Re: [rsyslog] elasticsearch 2.0 and field names

2015-12-08 Thread Peter Portante
On Tue, Dec 8, 2015 at 6:38 AM, Brian Knox  wrote:

> As a short term solution I'm working on a small service (in golang) that
> accepts logs over tcp, can replace characters in JSON field names in a @cee
> syslog line, and then forward the line to another syslog destination.  In
> tests on my laptop it handles modifying ~ 50,000 reasonably sized log lines
> a second per connection.  It gracefully handles tcp connection issues and
> I'll test it under adverse circumstances to make sure it's reasonably
> robust.  I personally find this preferable to deploying logstash just to
> substitute one character.  I'll release it open source this week in case
> any one else needs an immediate solution to this problem like I do.
>
> It's less than ideal - ideally elasticsearch would support JSON rather than
> a subset of characters JSON allows - but it solves the immediate problem
> for us.
>

Have you brought this up with the ElasticSearch community to see what they
say?


>
> Cheers,
> Brian
>
>
>
> On Sun, Dec 6, 2015 at 2:51 PM, David Lang  wrote:
>
> > On Sat, 5 Dec 2015, Peter Portante wrote:
> >
> > On Sat, Dec 5, 2015 at 5:03 PM, David Lang  wrote:
> >>
> >> we really need mmscrubnames or similar
> >>>
> >>> 1. change all names to lower case
> >>> 2. replace characters that rsyslog doesn't allow in names with
> something
> >>> 3. allow other characters to be added to the list to be replaced
> >>> 4. change names that are foo!bar into multi-layer structures
> >>> 5. handle the case where these changes create nultiple objects with the
> >>> same name (probably by appending a string until there are no longer
> >>> conflicts)
> >>>
> >>> #1 may be able to go away in a decade or so if we allow case sensitive
> >>> names as an option
> >>>
> >>>
> >> Don't we need to make this go away sooner than later?  If rsyslog is the
> >> link in the chain that prevents someone from getting the key names they
> >> expect into ES, won't they find something else to replace that link?
> >>
> >> I have made available RPMs for EPEL 7 (which should work on RHEL 7 and
> >> CentOS 7)P, and Fedora 21, 22, and 23.  Why not make the effort to find
> >> out
> >> what breaks, and put in a switch so that folks can opt-in to
> >> case-sensitive
> >> names in config files?  I'd be happy to implement the switch, but would
> >> need help verifying existing configurations work.
> >>
> >
> > this will break some existing configs, won't it?

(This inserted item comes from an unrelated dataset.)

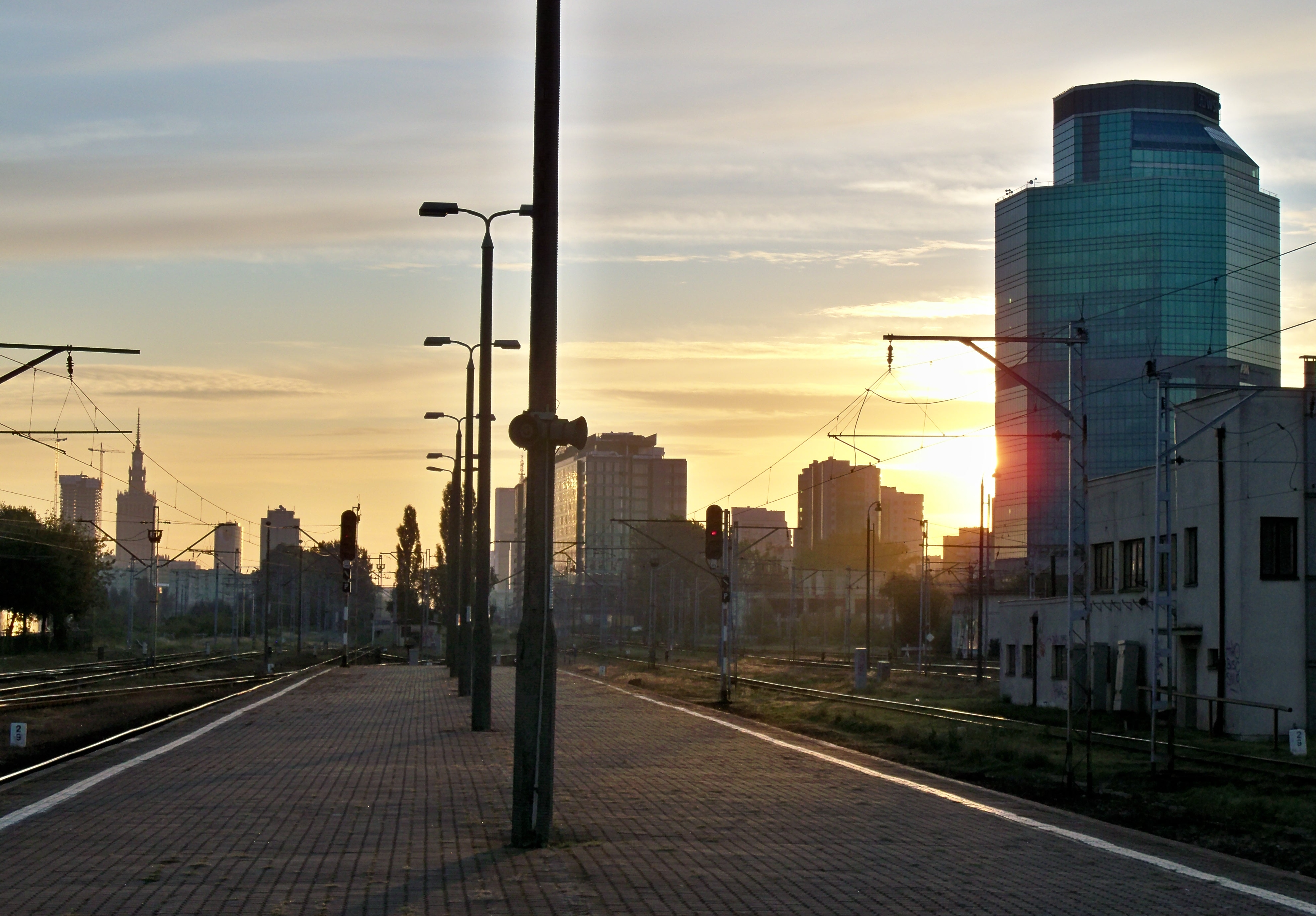 Dworzec kolejowy Warszawa Zachodnia, widok na budynki Ochoty i Śródmieścia. Blisko po prawej wieżowiec Eurocentrum Alpha, na wprost Brama Zachodnia, w głębi Pałac Kultury i Nauki oraz Żagiel Libeskinda.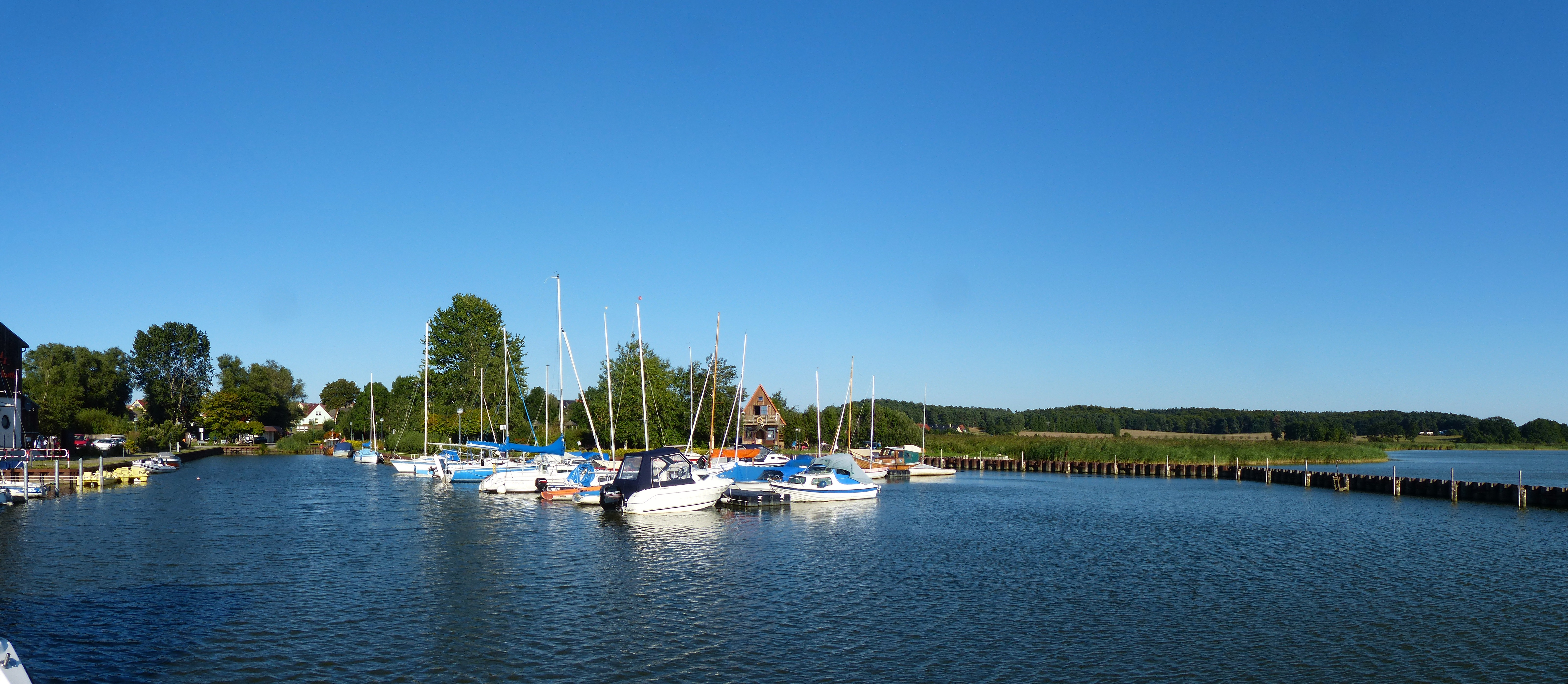 Ückeritz, Hafenbecken von Westen

If someone has something
> > that's assuming everything is squished to lower case, and it becomes case
> > sensitive, won't that break?
> >
> > We can add the new case sensitivity as an option quickly, but can't make
> > it the default for quite a while (a cycle or two of the enterprise
> distros)
> >
> > #2 needs to be done on the actual variable names, not just on the ES
> >>> output so that the variables can be accessed and manipulated in rsyslog
> >>>
> >>>
> >> Why do we need to do this?  Is this because we need to reference them in
> >> the configuration files?  If so, why not provide an escape syntax for
> the
> >> configuration file?
> >>
> >> Do we really want rsyslog in the position where it adds restrictions to
> >> the
> >> data handling pipeline because of how it operates?  I think we all agree
> >> that an mmscrubnames module would be good to help put rsyslog in the
> >> position of transforming data from one source to another in the overall
> >> pipeline.
> >>
> >
> > AFAIK, JSON imposes no limits of field names, so any strange character
> (or
> > unicode character, or even control character) could be part of a field
> > name. And even if the JSON spec imposes some limits, do the libraries
> > impose such limits in practice?
> >
> > I don't think it makes sense to support all of this in rsyslog, I think
> > it's reasonable to impose something sane. Other log handling software
> does
> > this (for example, logstash doesn't allow '.' in the name, but also is
> case
> > insensitive :-)
> >
> > and finally, #4 is needed to allow the work-around for problems like ES
> >>> has.
> >>>
> >>>
> >> I am not sure I follow why this allows us to work-around problems like
> ES
> >> has.
> >>
> >> The dots in field names are confusing and ambiguous in ES because you
> can
> >> reference a hierarchical set of objects in the json objects indexed.  So
> >> if
> >> one has a field name with dots in it in one document and another
> document
> >> in the index has a hierarchy with sub objects, then it is ambiguous
> which
> >> we are dealing with, if I understand the problem correctly.
> >>
> >
> > Ok, that explains why this is an issue, it makes sense. We have the same
> > problem with '!'. It's a problem in ES because it's a new requirement,
> > breaking existing input.
> >
> > But #4 would let us say that '.' is an illegal character, along with
> > control characters, anything above plain ASCII, and other punctuation
> > characters we don't allow and get them 

Re: [rsyslog] Type of encryption algorithms used in rsylog

2015-12-08 Thread David Lang
The 'traditional' way of doing this was to route syslog through stunnel. A few 
years ago Rsyslog gained the ability to use TLS encryption for this, but the 
configuration for this is far from as simple as it should be.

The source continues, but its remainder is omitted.